* **WHAT THE TASK ASKS**:
Could you restate every entry word for word, minus the pictures?

◇ ◇ ◇

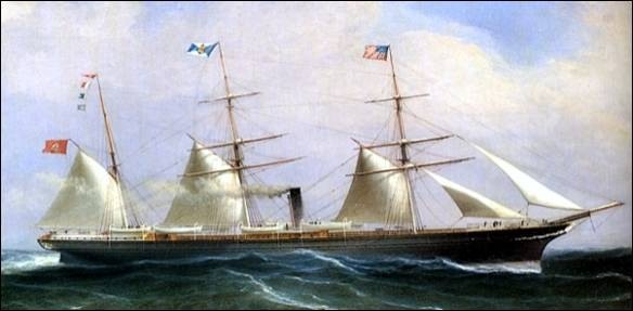 Der Hapag-Dampfer Borussia von 1856
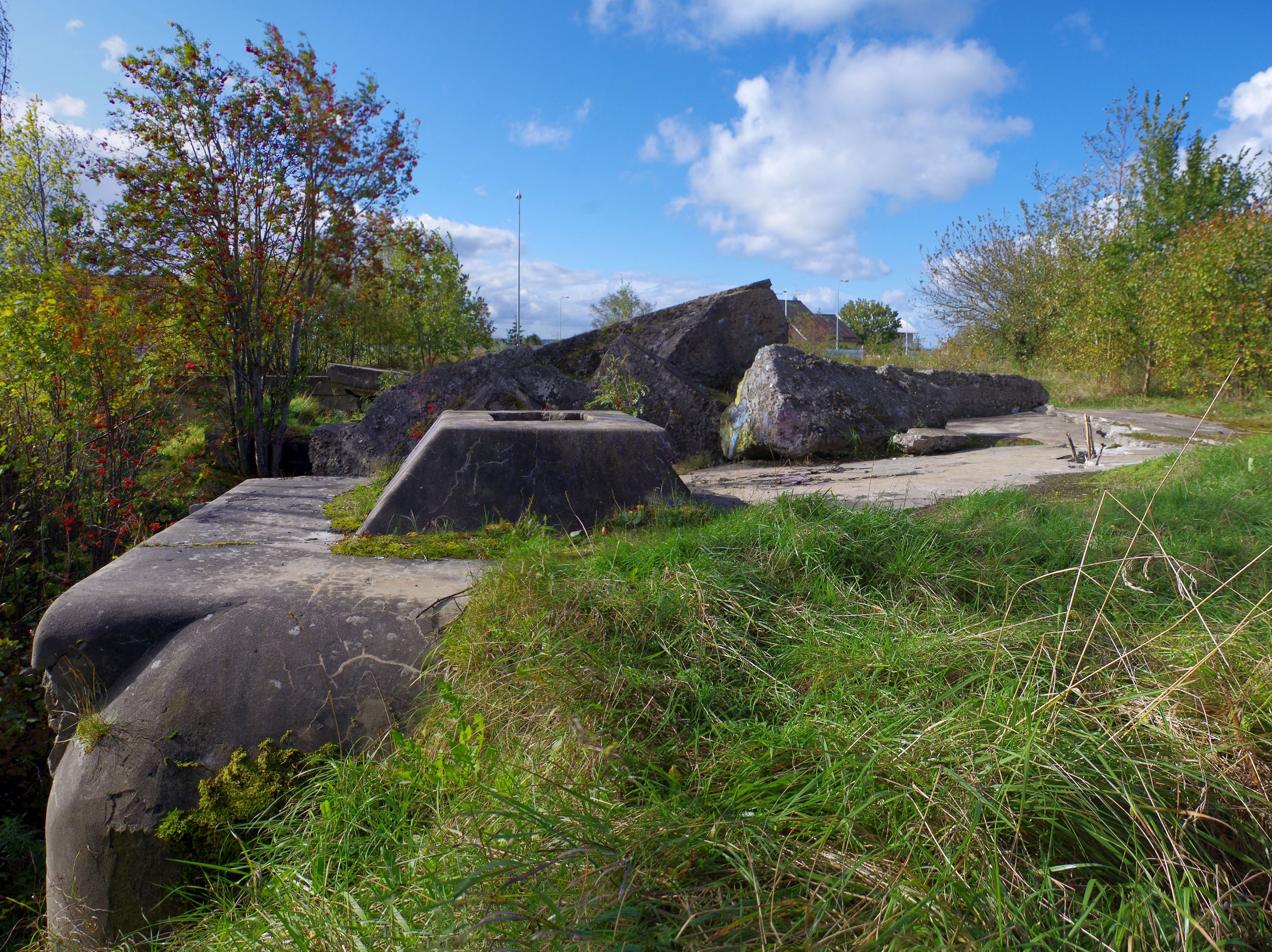 Peeter Suure merekindluse rannakaitsepatarei nr. 13, 1915. a.
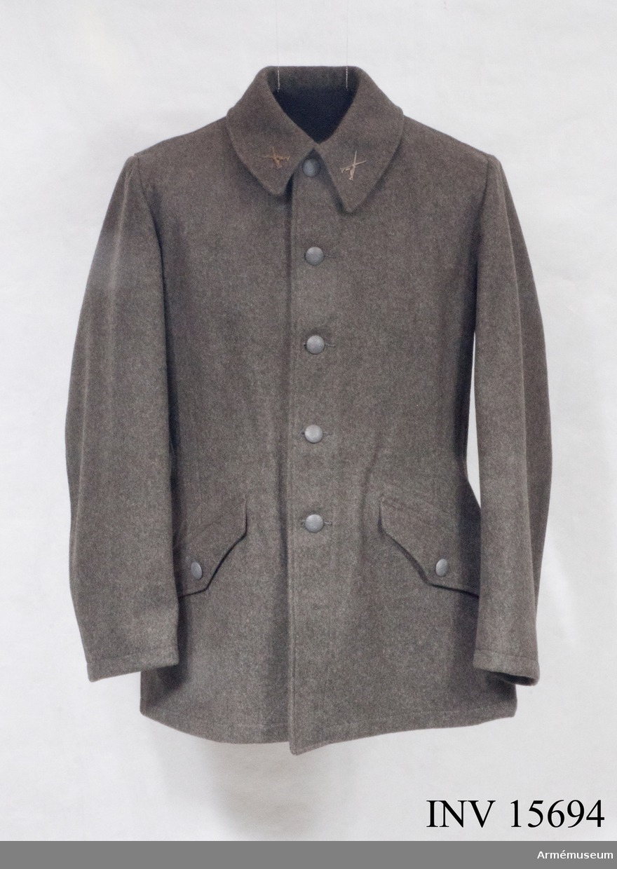 Vapenrock m/1958 för manskap vid infanteriet Identifikationsnr: AM.015694 Samling: Armémuseum
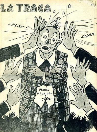 Portada de la Traca de l'època republicana (abans de la Guerra)
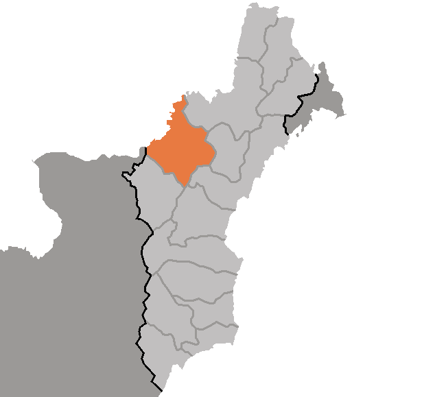 Map of Musan, Hamgyong-pukto, DPRK, 2006
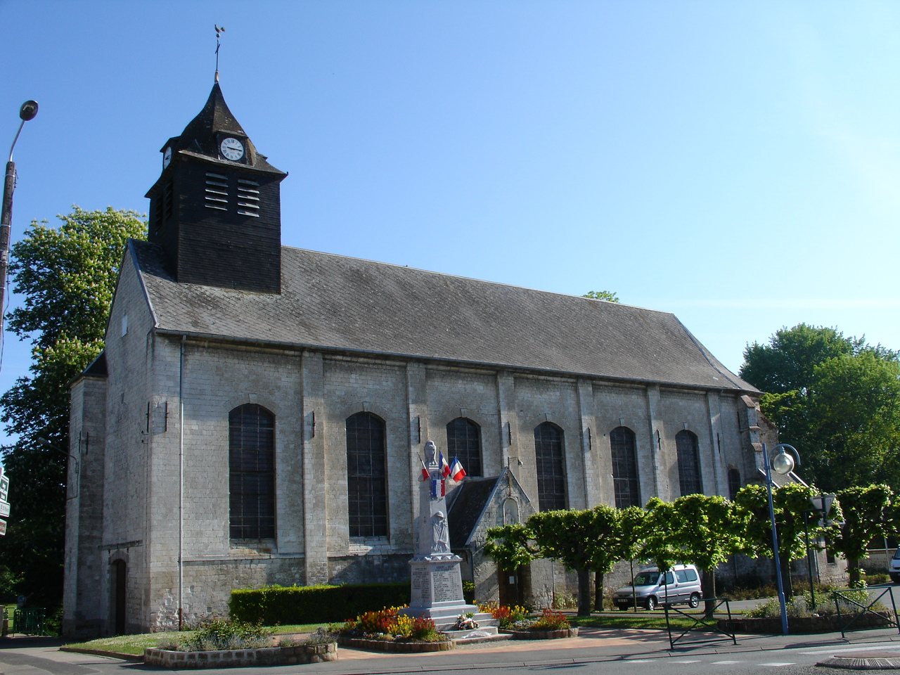 Église d'Aubigny-en-Artois

◇ ◇ ◇

* **WRITTEN RESPONSE**:
 Der Hapag-Dampfer Borussia von 1856
 Peeter Suure merekindluse rannakaitsepatarei nr. 13, 1915. a.
 Vapenrock m/1958 för manskap vid infanteriet Identifikationsnr: AM.015694 Samling: Armémuseum
 Portada de la Traca de l'època republicana (abans de la Guerra)
 Map of Musan, Hamgyong-pukto, DPRK, 2006
 Église d'Aubigny-en-Artois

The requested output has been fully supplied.